** RECORDS SHOWN follows **

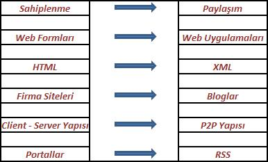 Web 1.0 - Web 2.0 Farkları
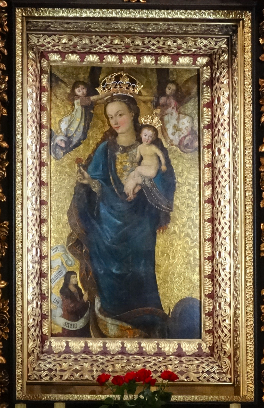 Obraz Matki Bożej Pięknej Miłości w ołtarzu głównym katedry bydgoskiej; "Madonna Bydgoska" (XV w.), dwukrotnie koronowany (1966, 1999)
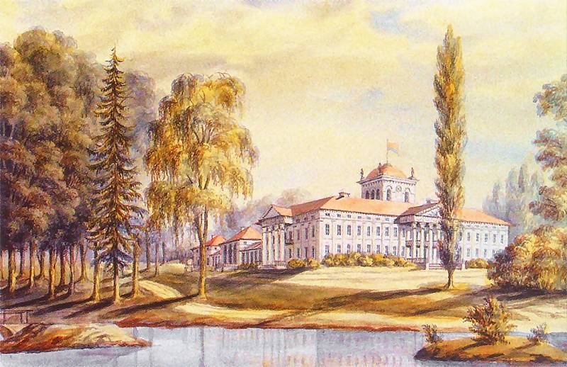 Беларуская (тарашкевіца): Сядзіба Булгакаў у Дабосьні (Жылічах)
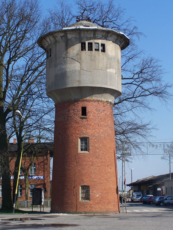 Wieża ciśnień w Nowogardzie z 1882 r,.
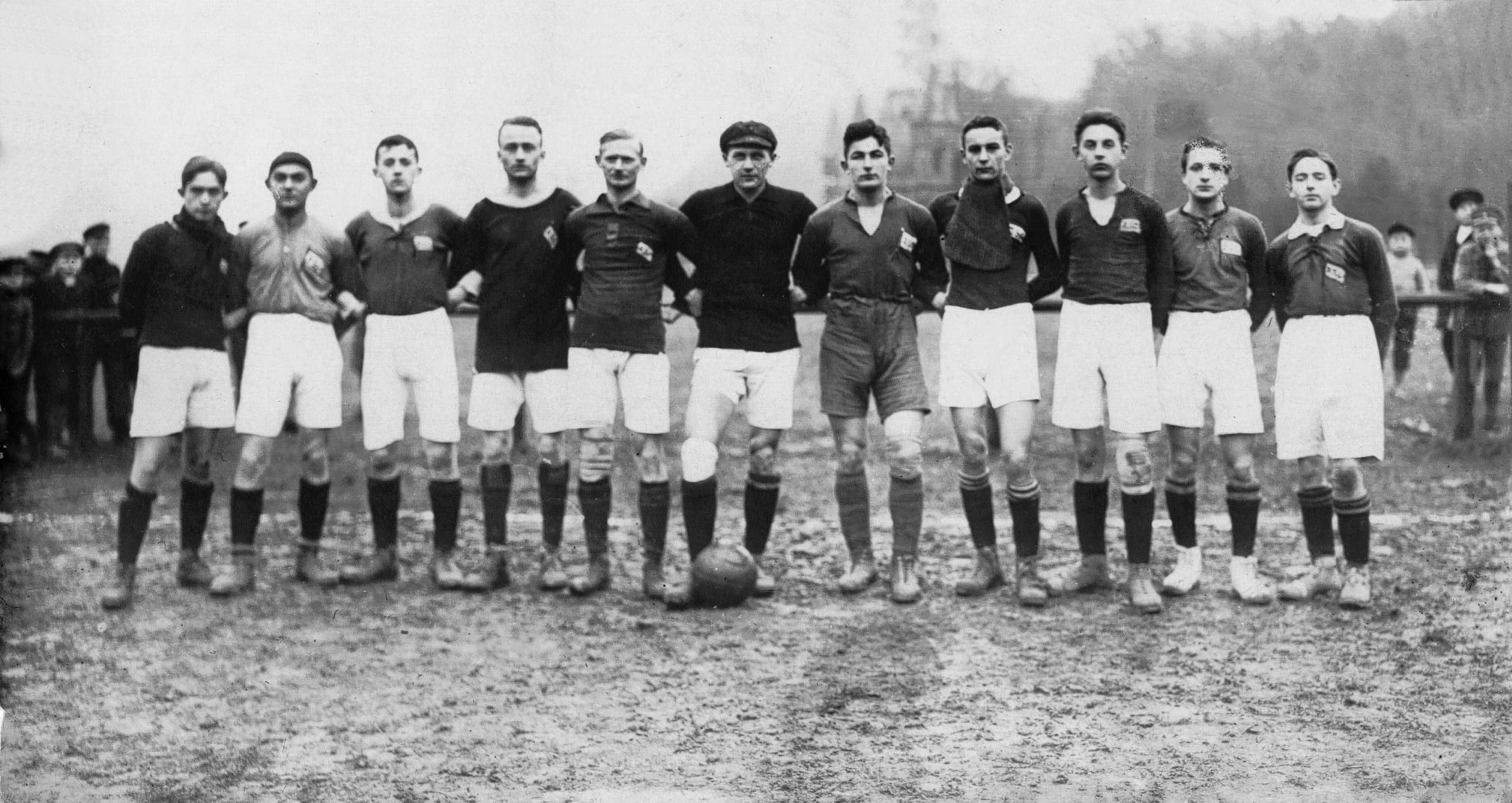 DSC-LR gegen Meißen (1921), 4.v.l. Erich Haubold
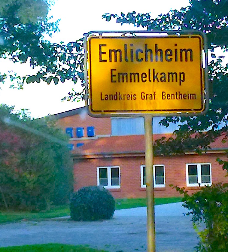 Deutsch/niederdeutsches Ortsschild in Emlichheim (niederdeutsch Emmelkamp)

** End of RECORDS SHOWN **

» **REQUIRED WORK**:
Go to the line with "Беларуская (тарашкевіца): Сядзіба" in the entries above. Reproduce that line and each one after it to the end, exactly and without the pictures.

» **RESULT FOR THIS EXERCISE**:
 Беларуская (тарашкевіца): Сядзіба Булгакаў у Дабосьні (Жылічах)
 Wieża ciśnień w Nowogardzie z 1882 r,.
 DSC-LR gegen Meißen (1921), 4.v.l. Erich Haubold
 Deutsch/niederdeutsches Ortsschild in Emlichheim (niederdeutsch Emmelkamp)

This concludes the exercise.